Information:
════════

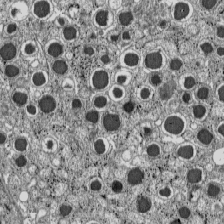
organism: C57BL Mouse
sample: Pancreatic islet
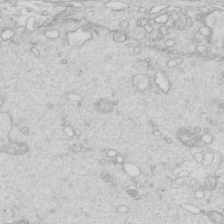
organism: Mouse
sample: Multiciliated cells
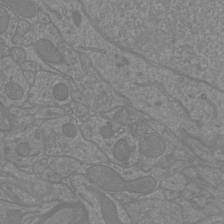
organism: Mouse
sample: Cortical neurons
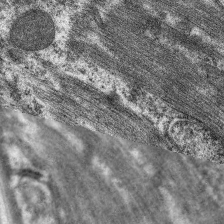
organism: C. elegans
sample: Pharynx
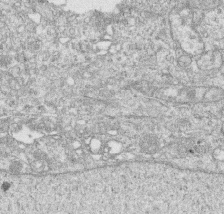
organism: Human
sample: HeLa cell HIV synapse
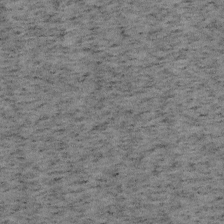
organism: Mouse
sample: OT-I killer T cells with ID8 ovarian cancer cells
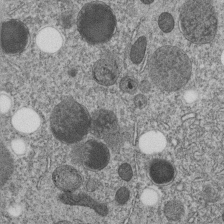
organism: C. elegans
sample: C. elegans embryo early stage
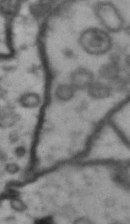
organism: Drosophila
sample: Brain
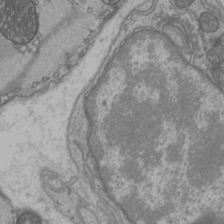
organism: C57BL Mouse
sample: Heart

════════

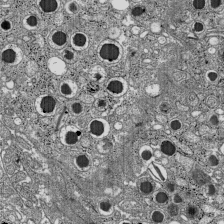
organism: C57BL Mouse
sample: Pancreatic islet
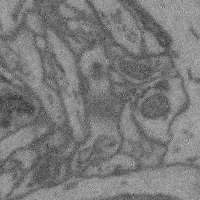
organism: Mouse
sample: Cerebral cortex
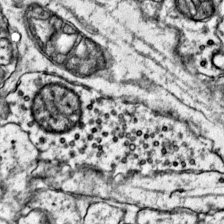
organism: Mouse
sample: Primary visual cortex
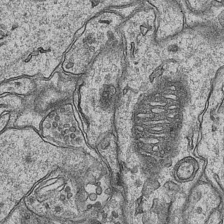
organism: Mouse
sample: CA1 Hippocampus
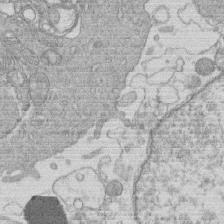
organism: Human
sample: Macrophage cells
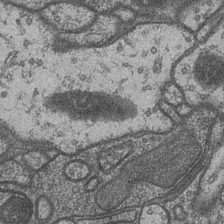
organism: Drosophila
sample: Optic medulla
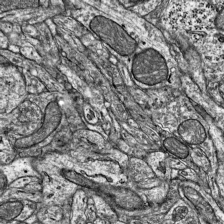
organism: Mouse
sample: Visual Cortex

════════

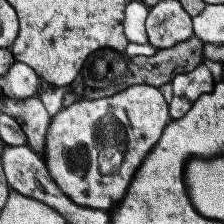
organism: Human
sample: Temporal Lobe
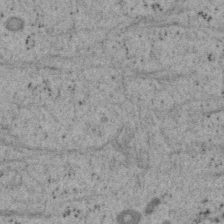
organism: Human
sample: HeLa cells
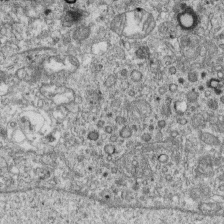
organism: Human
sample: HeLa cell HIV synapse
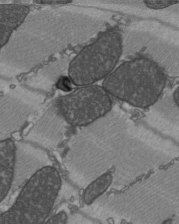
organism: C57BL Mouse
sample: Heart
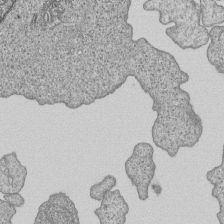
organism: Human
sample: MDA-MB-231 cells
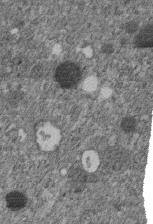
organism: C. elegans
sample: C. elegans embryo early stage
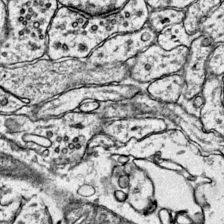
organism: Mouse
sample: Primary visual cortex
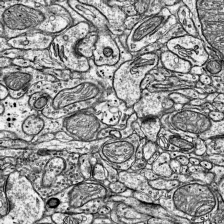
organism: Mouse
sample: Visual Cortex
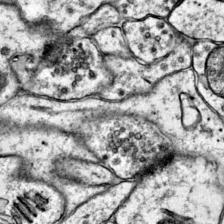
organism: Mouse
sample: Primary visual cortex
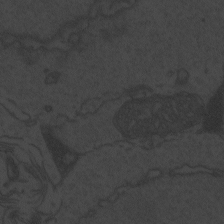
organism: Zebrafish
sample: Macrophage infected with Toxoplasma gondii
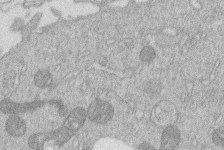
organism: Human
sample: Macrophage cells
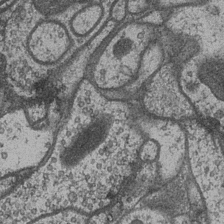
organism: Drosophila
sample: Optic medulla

════════

Task directions:
Every line in the entries above that mentions the word "cells" must be shown.

Reply to the task:
sample: Multiciliated cells
sample: OT-I killer T cells with ID8 ovarian cancer cells
sample: Macrophage cells
sample: HeLa cells
sample: MDA-MB-231 cells
sample: Macrophage cells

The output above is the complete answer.